10. Never bake a Protein Cheesecake until it’s solid and your knife comes out clean.
As with every cheesecake, you have to take it out from the oven while it’s still a bit wobbly in the centre. The reason for this is that the cheesecake will continue cooking once it’s out. It’ll set as it cools. So you don’t want to bake it until it’s all solid because then a lot of its creaminess will have been obliterated. How do you know how wobbly it should be? Just eye it up: if it wobbles just a bit (kind of like a set panna cotta), it’s done – take it out. If it wobbles like crazy and looks wet in the centre, leave it in. You basically want a subtle wobble – not a sludge.
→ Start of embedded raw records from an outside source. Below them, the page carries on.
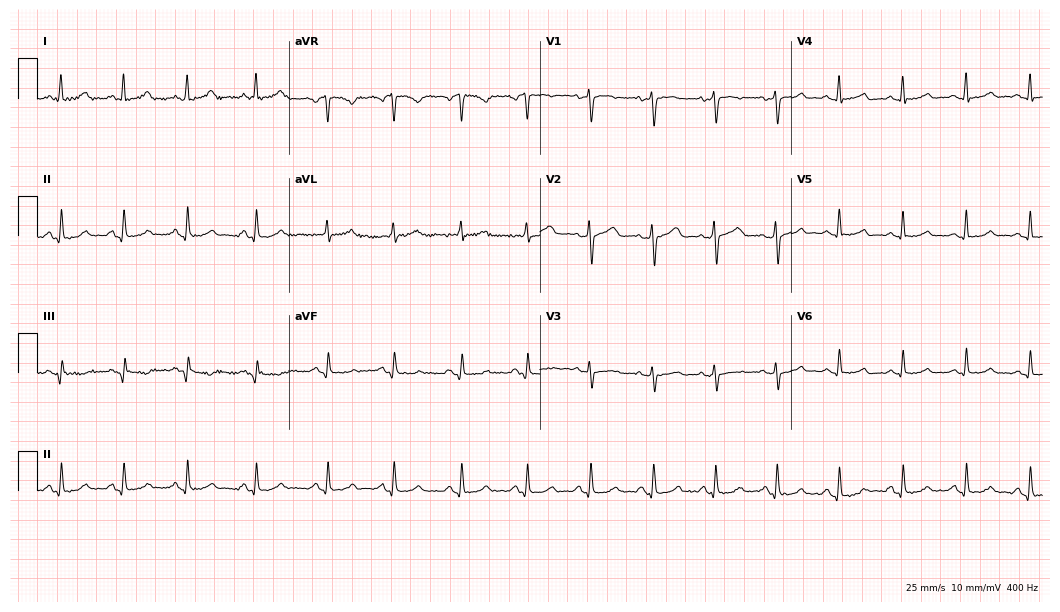
12-lead ECG from a 38-year-old woman. Recorded interpretation: within normal limits.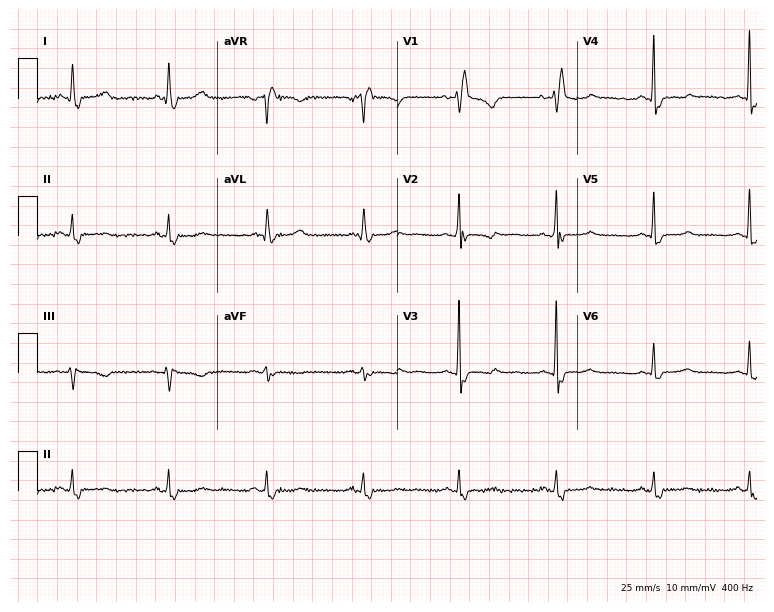
12-lead ECG from a 51-year-old female (7.3-second recording at 400 Hz). Shows right bundle branch block (RBBB).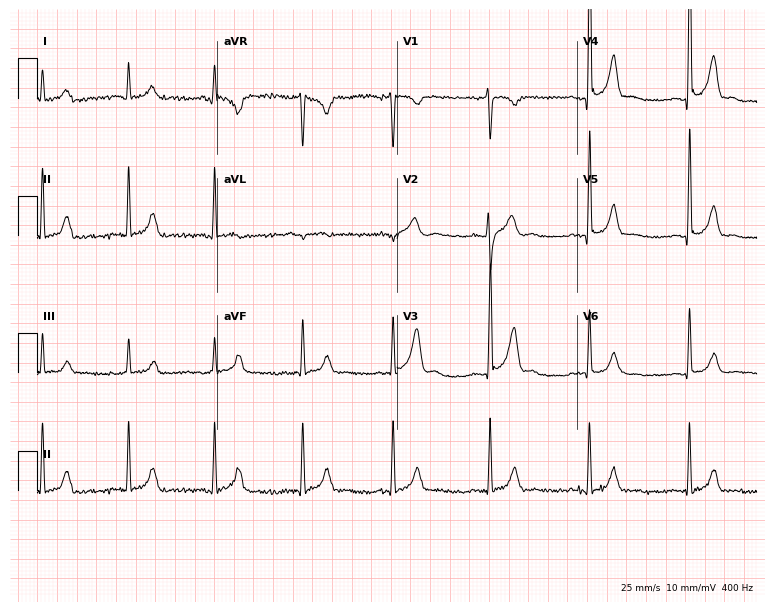
ECG (7.3-second recording at 400 Hz) — a 35-year-old man. Screened for six findings — first-degree AV block, right bundle branch block, left bundle branch block, sinus bradycardia, atrial fibrillation, sinus tachycardia — none is recorded.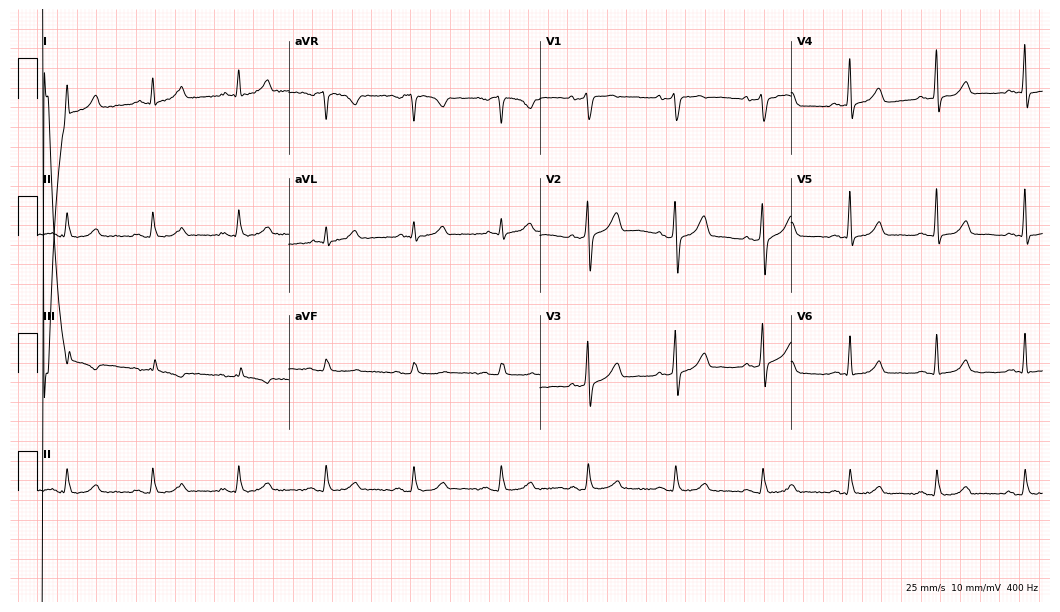
12-lead ECG from a man, 60 years old (10.2-second recording at 400 Hz). No first-degree AV block, right bundle branch block, left bundle branch block, sinus bradycardia, atrial fibrillation or sinus tachycardia recorded for this tracing. Other findings, if any, are not listed.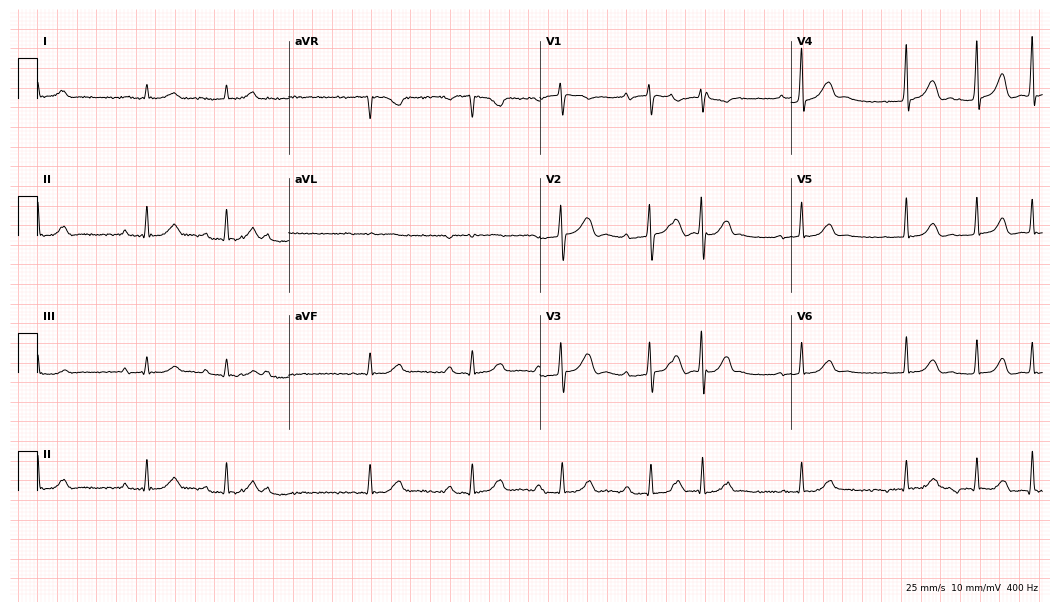
ECG (10.2-second recording at 400 Hz) — an 83-year-old male. Findings include first-degree AV block, atrial fibrillation.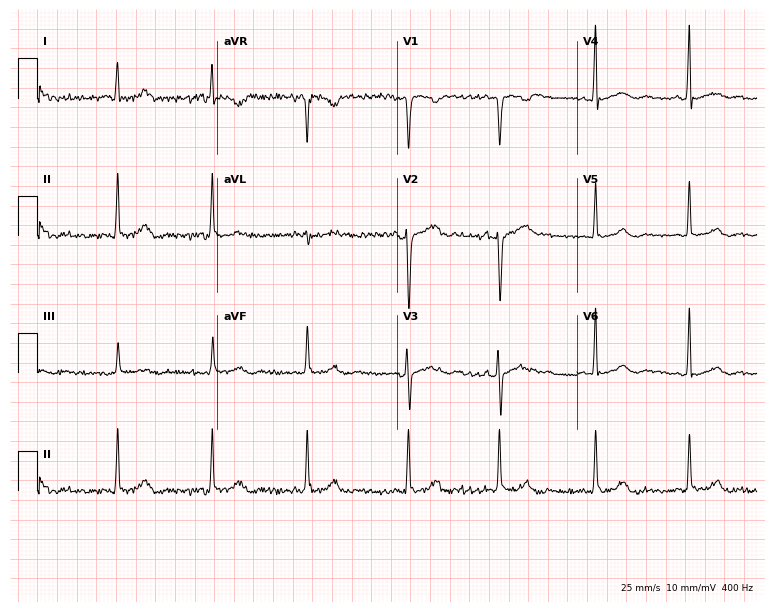
Standard 12-lead ECG recorded from a female, 25 years old. Read as a normal ECG.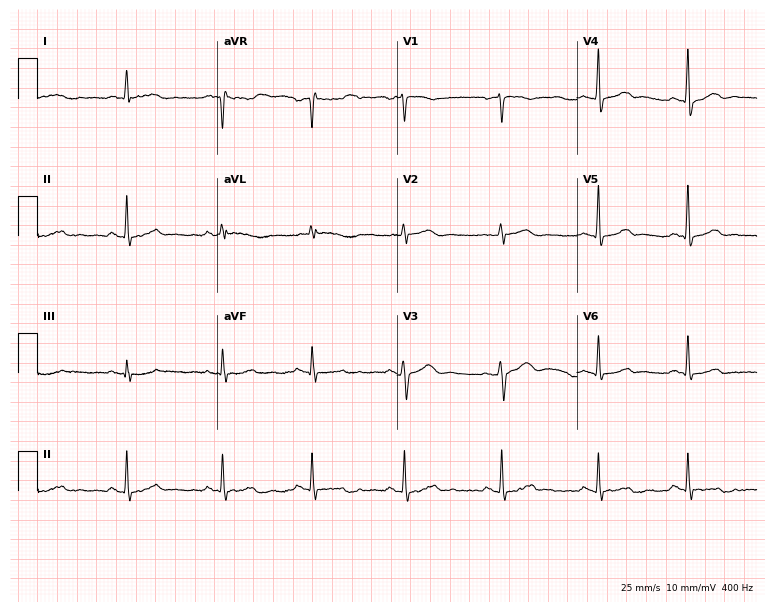
12-lead ECG (7.3-second recording at 400 Hz) from a 43-year-old male patient. Screened for six findings — first-degree AV block, right bundle branch block, left bundle branch block, sinus bradycardia, atrial fibrillation, sinus tachycardia — none is recorded. Only these six findings were labelled.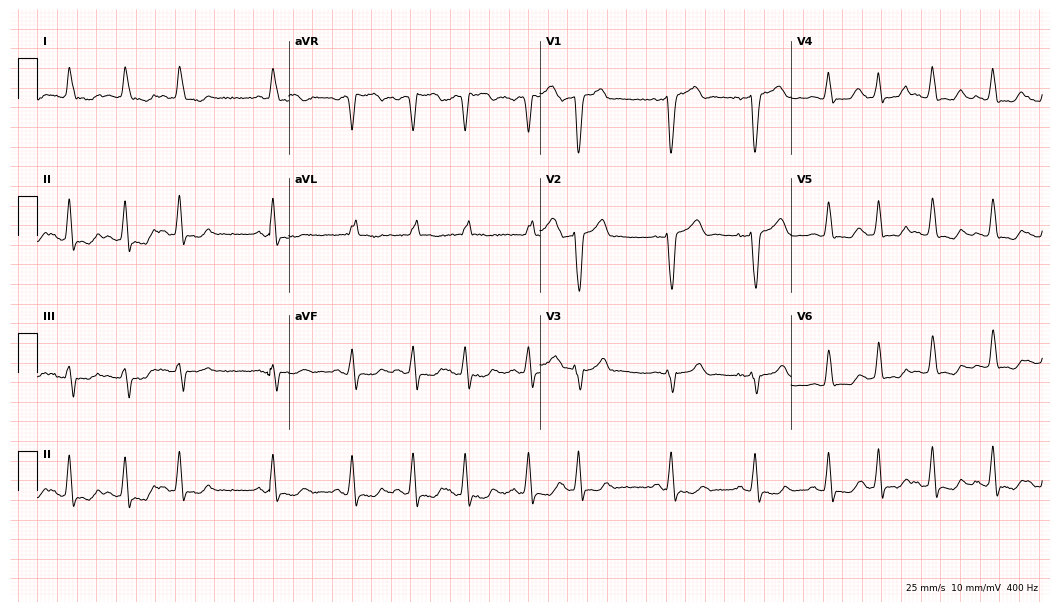
12-lead ECG from a female patient, 83 years old. Shows left bundle branch block, atrial fibrillation.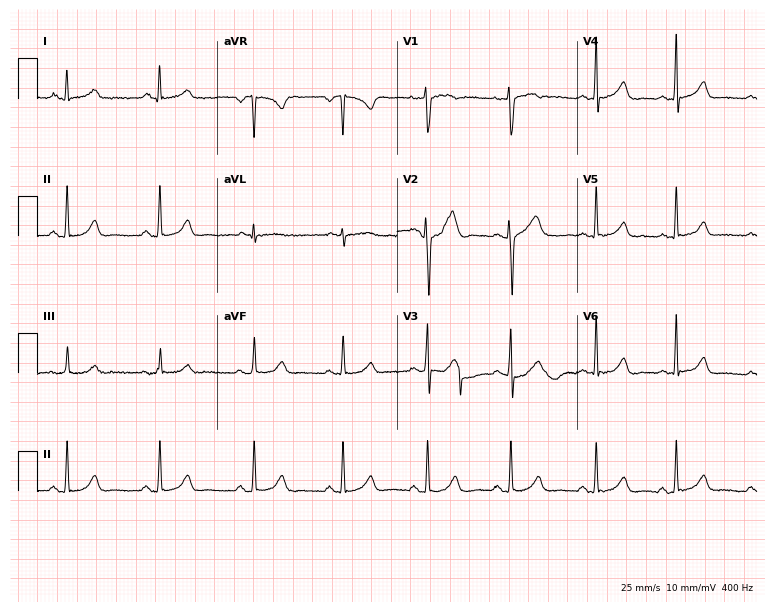
Electrocardiogram, a 22-year-old female patient. Overall reading on record: normal ECG.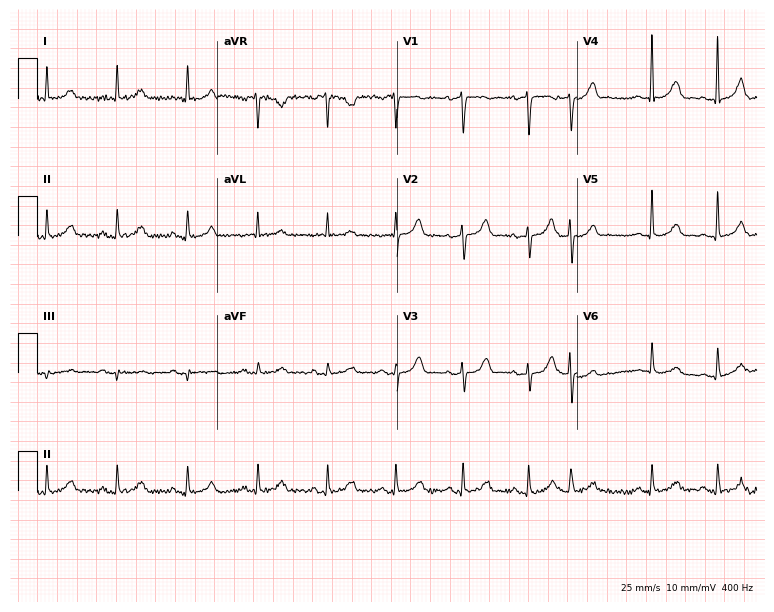
Standard 12-lead ECG recorded from a 77-year-old woman (7.3-second recording at 400 Hz). Read as a normal ECG.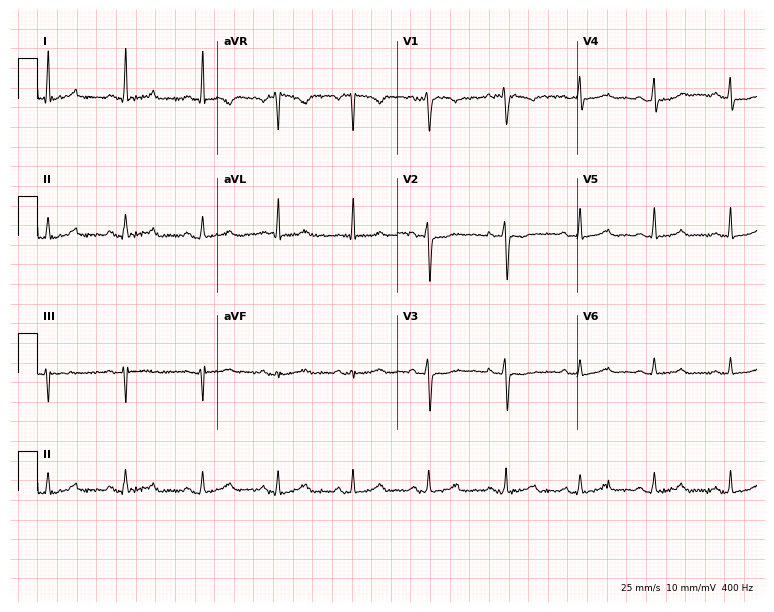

11. DON’T ADD EGGS TO YOUR CHEESECAKE BASES
Since we’re on the topic of cheesecakes, remember to never add egg – or egg whites – to your cheesecake bases. You don’t want to make a cake out of the base mix, you want something that’ll be densely packed and ‘crumble-cookieish’ in texture. We’ve got your back by suggesting you try a three ingredient Cheesecake base. This is compromised of three ingredients: 1. nut/seed butter, 2. honey/agave, 3. ground nuts. That’s it. You don’t need anything else. Just mix those three ingredients together, press them onto the bottom of a springform pan, and kapow-POW! You got yourself the best protein cheesecake base on the planet.
12. DON’T FORGET TO ENJOY YOURSELF AND HAVE FUN!
To end a more positive note, consider this approach to protein powder cooking in general:
1. Don’t be overly rigid or scared about experimenting with your powders, ingredients, and flavors. 2. Throw your hat into the air. 3. Turn up your music. 4. Dance +/- The Funky Chicken (while, for example, waiting for your pancakes to cook or your cake to be ready) 5. Sing or whistle while you bake. 6. Sample your batters. 7. Listen to your tastebuds. 8. Draw outside the lines and think outside the shake!
You must be logged in to post a comment.
You didn’t come right out and say we can use protein powders in baking. Can we bake with powders? Any we choose? Comparing casein and pea is fine, but I just need to know if protein powders can take oven heat. There’s nothing about the general ability to bake with powders.